Things you want to say but can't

A chance to get it off your chest

14,401 to 14,420 of 16,544 messages
19/02/2013 at 13:19

Dear neighbour.

It's not rocket science, it's quite easy really; let me explain.

Your car is about 12 feet long at a guess. My car is of similar length. Thats a total of about 24 feet. When there is agap of about 40 feet between two other parked cars that means that both you and I could park our cars in that gap. If you continue to park yours like a kn0b every time that means that only you will be able to park your car. If you stop being a selfish numpty that means that another neighbour could park their car fairly close to their house instead of having to catch a bus to their car as they have had to park it so far away. Understand ?

Cheerful Dave    pirate
19/02/2013 at 13:27

Am I the only one wondering if EKGO is mimaduck's doctor?

19/02/2013 at 13:31

the timing of that was uncanny

19/02/2013 at 13:31

Well spotted

alas no, but reading the post it could be marginally less of a problem

19/02/2013 at 13:53

'Will you please get away from my desk, you germ-laden sh*t-bag!'

Actually - I did say it, but I guess it still counts...

19/02/2013 at 13:53

Oh EKGO...if you were my doctor I promise not to pester you on your holiday.

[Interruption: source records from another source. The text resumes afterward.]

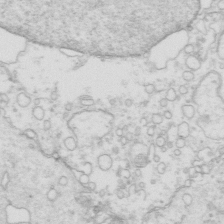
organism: Mouse
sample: Multiciliated cells
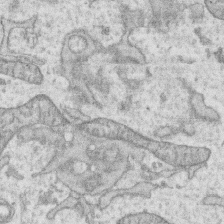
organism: Human
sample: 1205lu cells
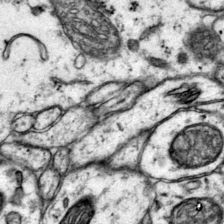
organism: Mouse
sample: Primary visual cortex

Now to chase dewsbury hospital for their letter they promised me. might be easier if I just became bionic!

19/02/2013 at 16:40

OH MY GOD I AM SO SICK OF WINTER!!!!!!!!  

19/02/2013 at 16:42
Little Nemo - waving, not drowning! wrote (see)

Lady on the tube - leopard print panel on your dress and leopard print tights? Just no

 

I saw one today wearing some sort of  bright green and pink floral jumpsuit and pink canvas shoes - I wondered if she had escaped from clown school  :-S

19/02/2013 at 16:43
Snap! wrote (see)

'Will you please get away from my desk, you germ-laden sh*t-bag!'

Actually - I did say it, but I guess it still counts...

 

mimaduck wrote (see)

Oh EKGO...if you were my doctor I promise not to pester you on your holiday.

Now to chase dewsbury hospital for their letter they promised me. might be easier if I just became bionic!

i hope Snap! isn't a GP.

Bedside manner might need a bit of work.

19/02/2013 at 16:52
Mimaduck , being your Doc would be a doodle after today. I'd probably be a little heavy handed for a back massage though
19/02/2013 at 17:13
Screamapillar wrote (see)
Little Nemo - waving, not drowning! wrote (see)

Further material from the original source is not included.